TASK BRIEF:
Within the listing below, give again exactly the lines between the one containing "Abarth 500 - Sedili in pelle rossa" and the one containing "Chini Pizarro celebrando", inclusive, pictures left aside.

DATASET EXCERPTS:
++++++++++++++++++++

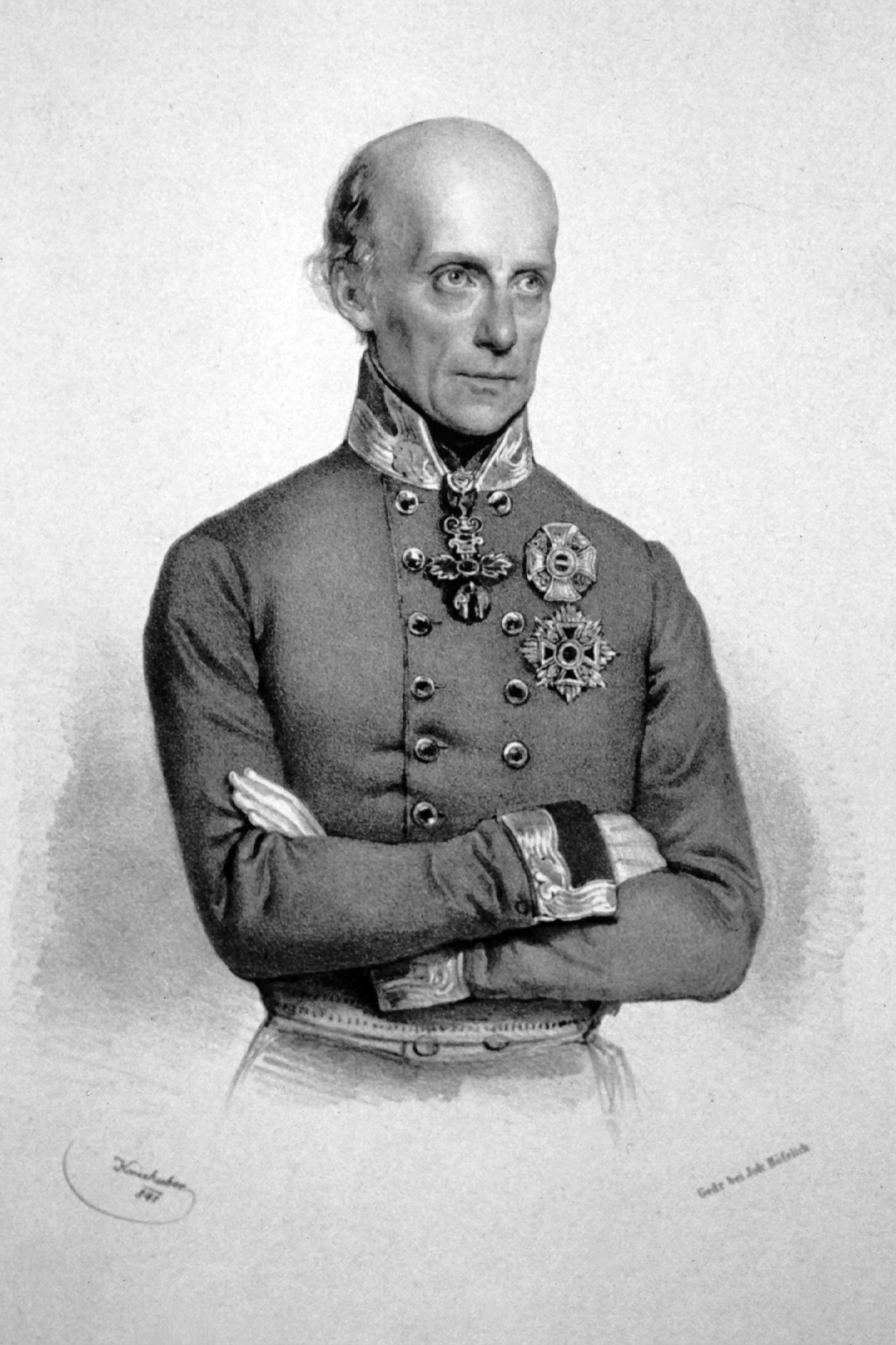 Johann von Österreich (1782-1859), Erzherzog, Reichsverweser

++++++++++++++++++++

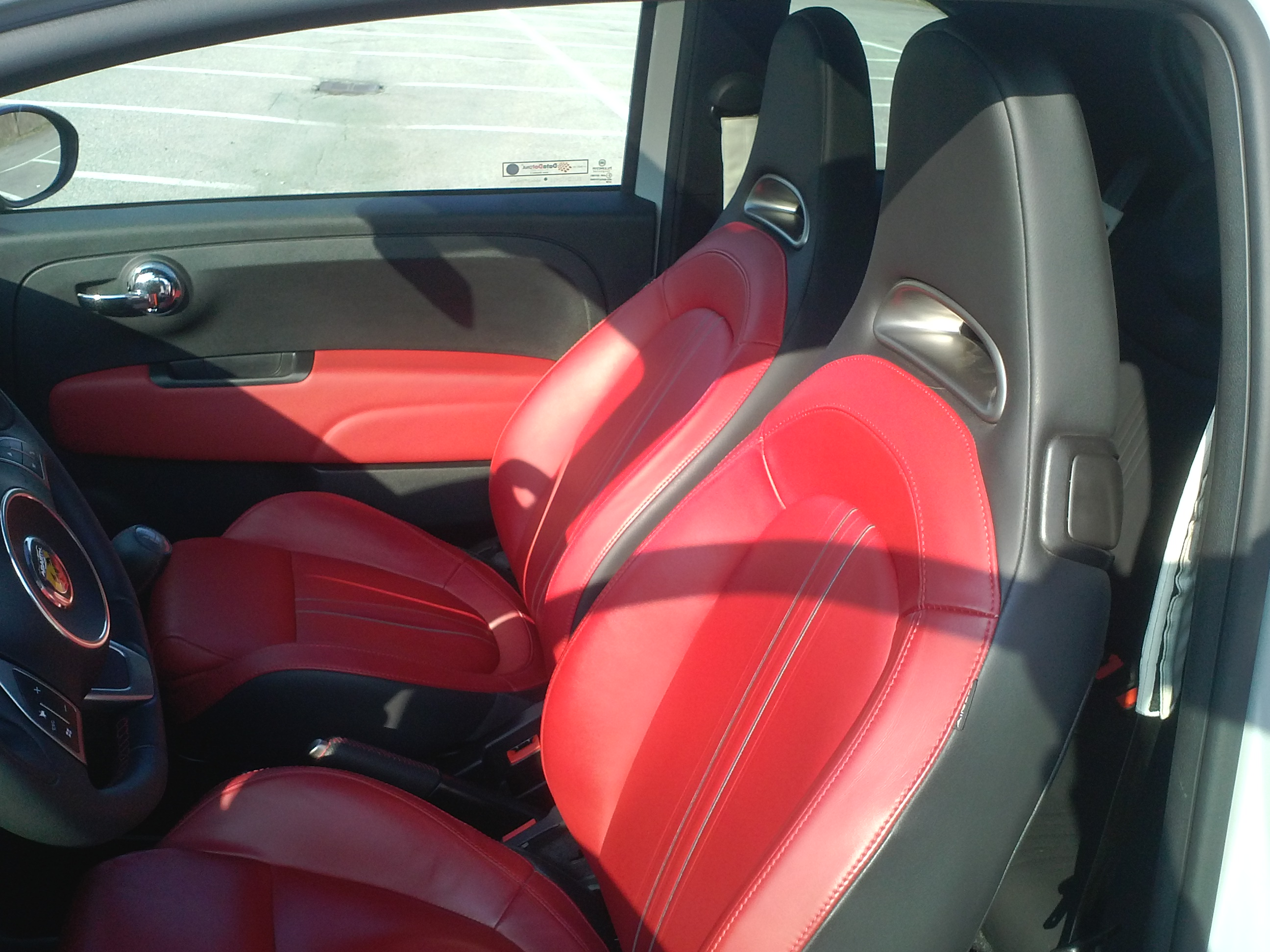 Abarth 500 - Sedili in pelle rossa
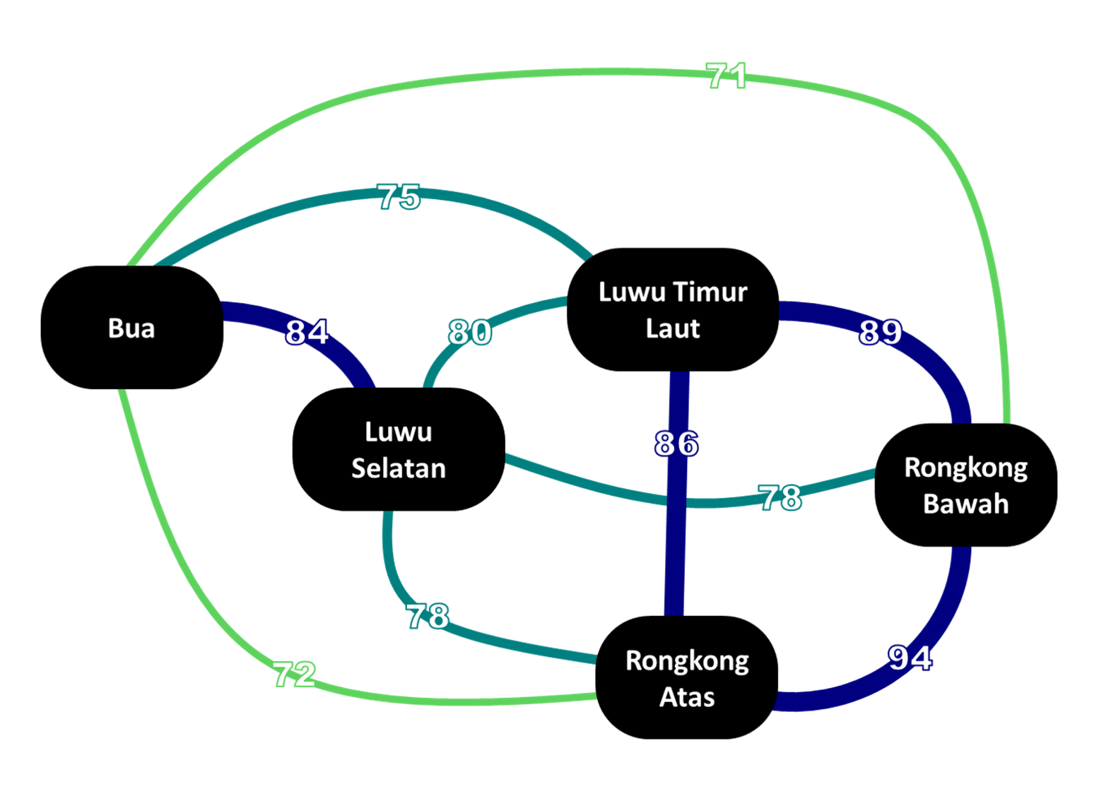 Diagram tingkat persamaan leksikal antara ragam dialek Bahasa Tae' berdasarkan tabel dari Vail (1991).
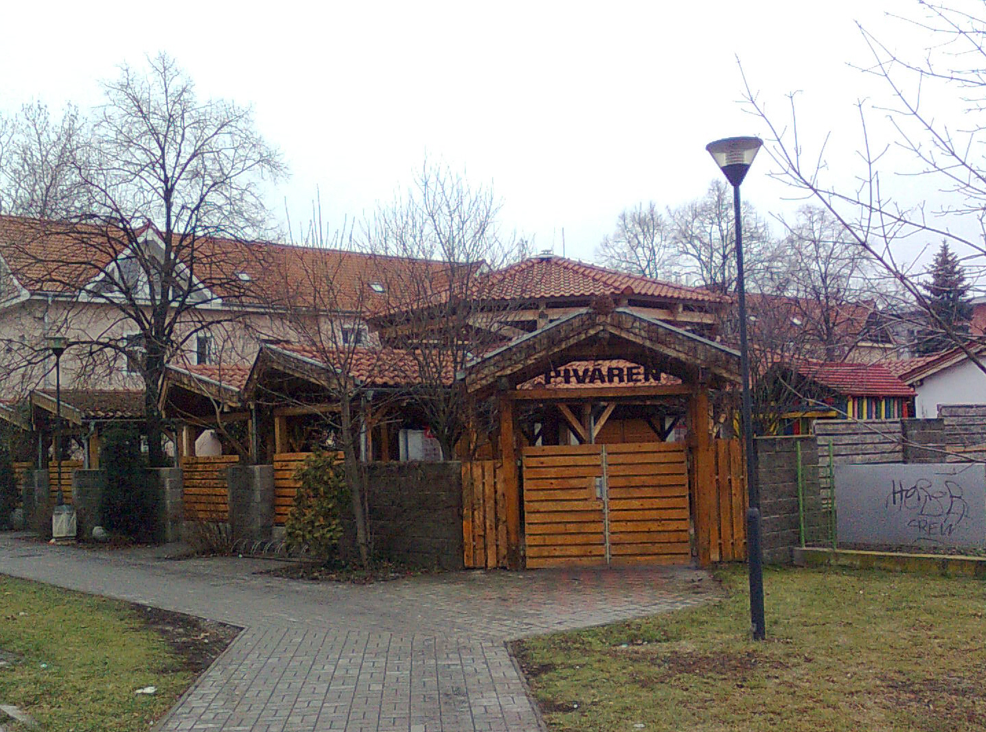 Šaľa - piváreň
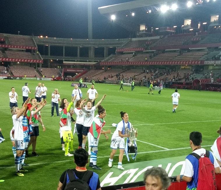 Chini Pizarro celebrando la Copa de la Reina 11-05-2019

++++++++++++++++++++

OUTPUT FOR THIS EXERCISE:
 Abarth 500 - Sedili in pelle rossa
 Diagram tingkat persamaan leksikal antara ragam dialek Bahasa Tae' berdasarkan tabel dari Vail (1991).
 Šaľa - piváreň
 Chini Pizarro celebrando la Copa de la Reina 11-05-2019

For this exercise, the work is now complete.